State Key Laboratory of Biotherapy and Cancer Center, West China Hospital, West China Medical School, Sichuan University, And Collaborative Innovation Center for Biotherapy, 17#3rd Section, Ren Min South Road, Chengdu, 610041, China.
School of Life Science and Engineering, Southwest JiaoTong University, Chengdu, Sichuan, 611756, China.
Eur J Med Chem. 2021 Aug 5;220:113499. doi: 10.1016/j.ejmech.2021.113499. Epub 2021 Apr 26.
Aberrant signaling of fibroblast growth factor receptors (FGFRs) has been identified as a driver of tumorigenesis and the development of many solid tumors, making FGFRs a compelling target for anticancer therapy. Herein, we describe the design and synthesis of pyrido[1,2-a]pyrimidinone derivatives as potent FGFR inhibitors. Examination of structure-activity relationships and preliminary assessment identified 23d as a novel FGFR inhibitor that displayed excellent potency in vitro. Candidate 23d suppressed the phosphorylation of FGFR signaling pathways and induced cell cycle arrest and apoptosis at low nanomolar concentration. In the kinase inhibition profile, 23d showed excellent kinase selectivity for the FGFR family. Furthermore, 23d showed higher aqueous solubility than Erdafitinib. Moreover, 23d exhibited potent antitumor activity (tumor growth inhibition = 106.4%) in FGFR2-amplified SNU-16 gastric cancer xenograft model using a daily oral dose of 30 mg/kg. These results suggest that 23d is a promising candidate for further drug development.

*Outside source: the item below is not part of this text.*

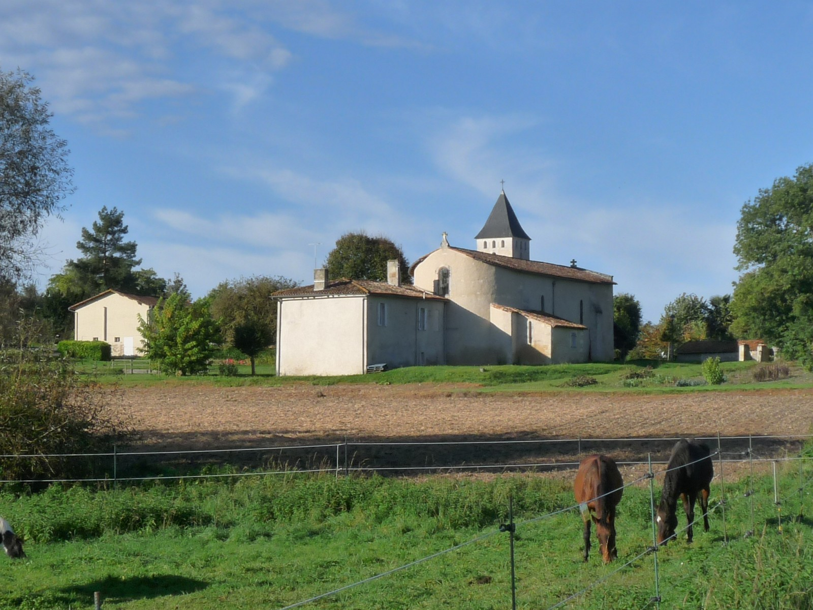 Vue du bourg et église de Vanzac, Charente-Maritime, France

成纤维细胞生长因子受体(FGFRs)信号的异常已被确定为肿瘤发生和许多实体瘤发展的驱动因素,使 FGFR 成为抗癌治疗的一个有吸引力的靶点。在此,我们描述了吡啶并[1,2-a]嘧啶酮衍生物作为有效的 FGFR 抑制剂的设计和合成。结构-活性关系的研究和初步评估确定 23d 是一种新型的 FGFR 抑制剂,在体外具有优异的活性。候选化合物 23d 抑制 FGFR 信号通路的磷酸化,并在低纳摩尔浓度下诱导细胞周期停滞和凋亡。在激酶抑制谱中,23d 对 FGFR 家族表现出优异的激酶选择性。此外,23d 的水溶性高于 Erdafitinib。此外,23d 在 FGFR2 扩增的 SNU-16 胃癌异种移植模型中,以每日口服 30mg/kg 的剂量显示出很强的抗肿瘤活性(肿瘤生长抑制率为 106.4%)。这些结果表明,23d 是进一步药物开发的有前途的候选药物。